:: Recorded data ::

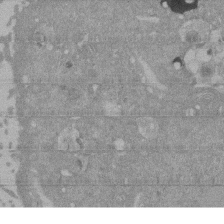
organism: Mouse
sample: ED-1 cell nuclei; centrioles
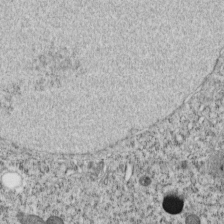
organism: C. elegans
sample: C. elegans embryo early stage
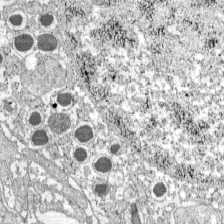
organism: C57BL Mouse
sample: Pancreatic islet
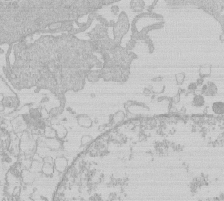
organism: Human
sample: Macrophage cells
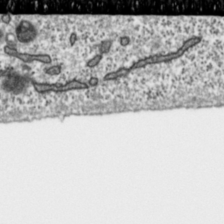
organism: Toxoplasma gondii
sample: Parasites in a vacuole inside a host cell
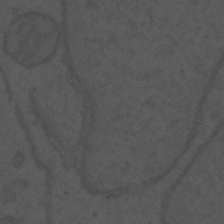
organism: Mouse
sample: Suprachiasmatic nucleus

:: ABOUT THIS EXERCISE ::
Gather each line in the data that holds the string "sample".

:: EXERCISE RESULT ::
sample: ED-1 cell nuclei; centrioles
sample: C. elegans embryo early stage
sample: Pancreatic islet
sample: Macrophage cells
sample: Parasites in a vacuole inside a host cell
sample: Suprachiasmatic nucleus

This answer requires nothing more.